I also gradually embraced Brisbane’s outdoor market and discovered the best flavoured coffee I have ever tasted – a dark-chocolate spice mocha that is sensuality in a paper cup. My proximity to West End’s cafe and restaurant strip came as the icing on the market’s cake. This inner-city Brisbane suburb has a rich multicultural history, manifested in the Greek, Lebanese and Vietnamese haunts lining the vibrant precincts of Boundary Street and Hardgrave Road. In addition, the cafes and grocery stores in the area embrace an organic food culture that is becoming synonymous with a new generation of modern yet environmentally conscious youth. I am now at a point in my life where home means just such a combination of multiculturalism and social ethos. The meals I’ve had since living here – such as the Afghani bolani bread, the Indian vegetarian kofta, the Greek dolmades and the Vietnamese pho – are gradually being stored as food memories, and cultivating a sense of homely warmth.

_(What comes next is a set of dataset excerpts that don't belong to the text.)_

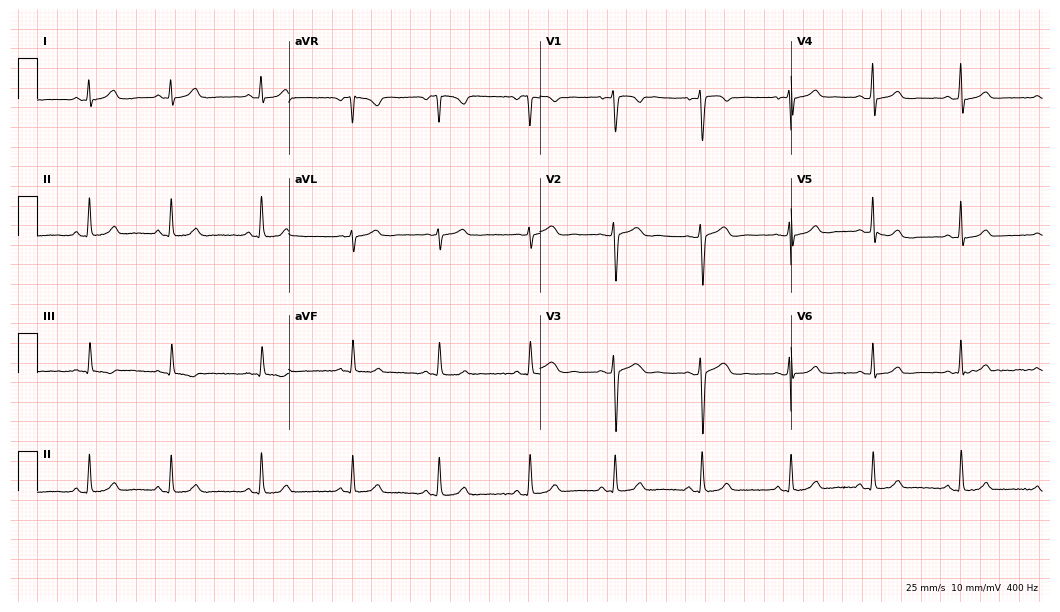
12-lead ECG (10.2-second recording at 400 Hz) from a 21-year-old female patient. Labelled as a normal ECG.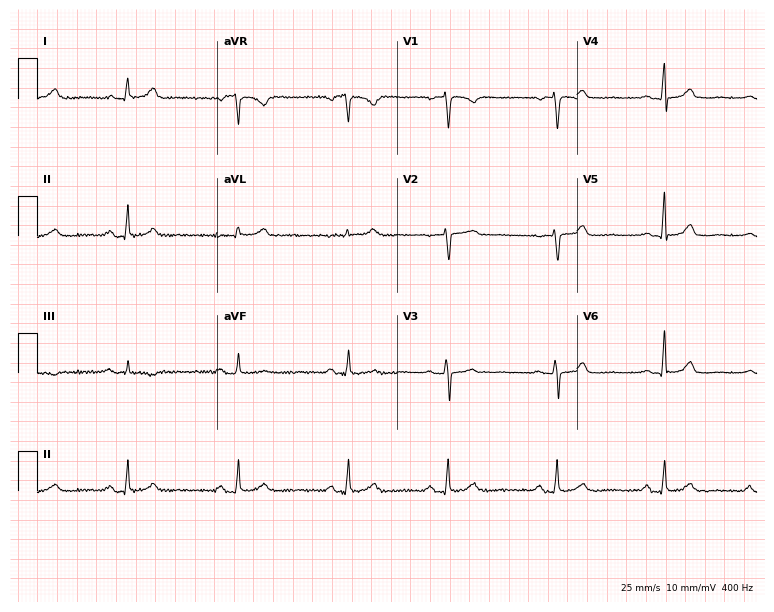
Standard 12-lead ECG recorded from a 49-year-old woman (7.3-second recording at 400 Hz). Read as a normal ECG.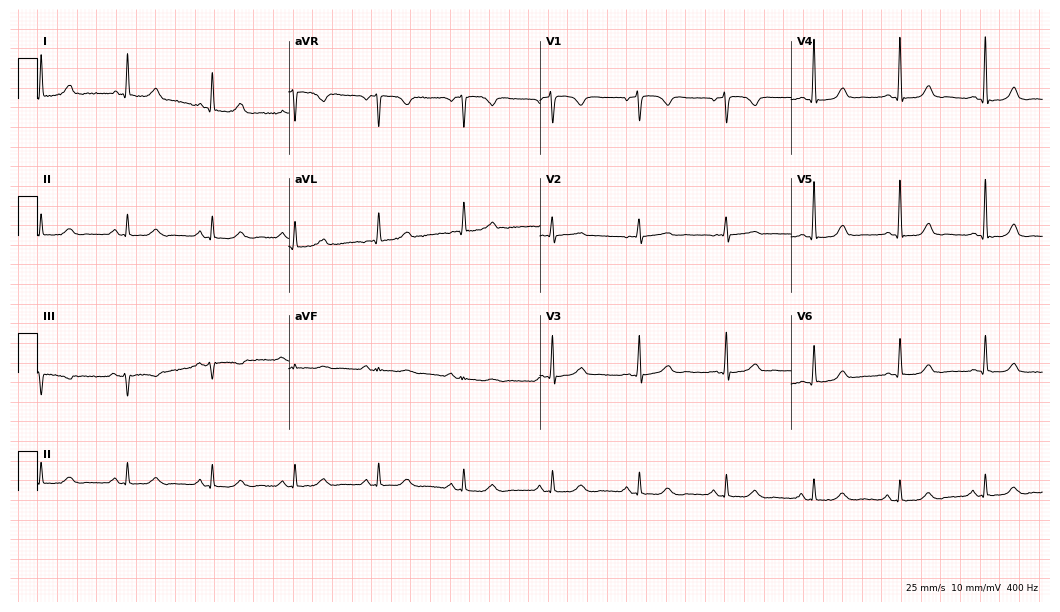
ECG — a woman, 50 years old. Labelled as a normal ECG.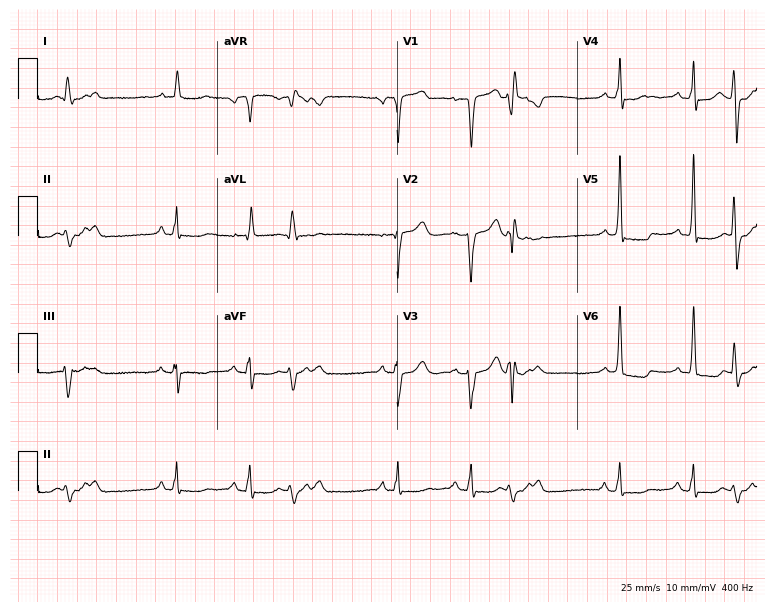
Electrocardiogram (7.3-second recording at 400 Hz), a 65-year-old female patient. Of the six screened findings (first-degree AV block, right bundle branch block, left bundle branch block, sinus bradycardia, atrial fibrillation, sinus tachycardia), none is recorded.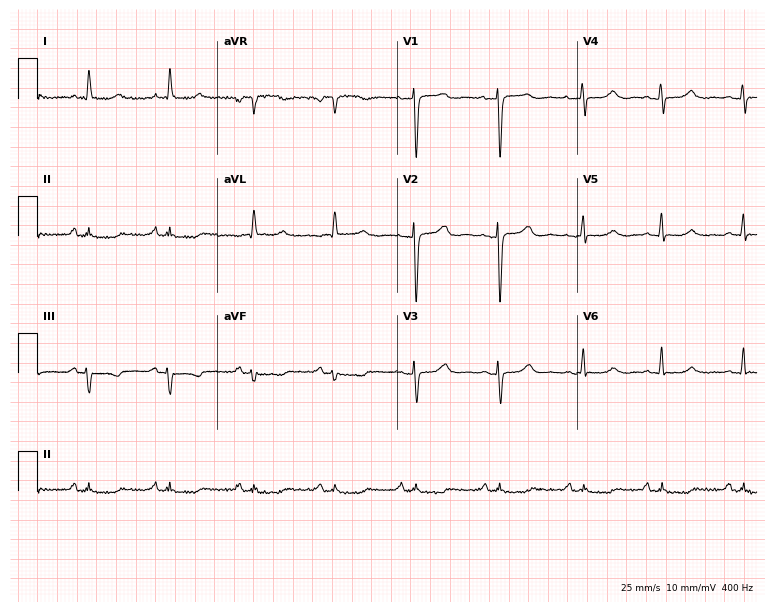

I don’t know what kind of culinary journeys and memories lie ahead of me. However, I have no doubt that I have found a culinary home in Australia’s embrace of its peoples’ roots and routes. Let’s hope that I can share more Govinda’s thalis (consisting of a three-course vegetarian plate with a north Indian influence) with my best friend when she visits me in Brisbane, chat over smoothies and focaccias with my sisters, and discover even more places and foods with my friends.

We may not all concur on whether His Holiness the Dalai Lama’s appearance on MasterChef was a television marketing strategy or a crisis in Australian popular culture, but we will probably still watch it. And maybe even try that winning Sri Lankan recipe at home without shedding tears over onions or eliminations.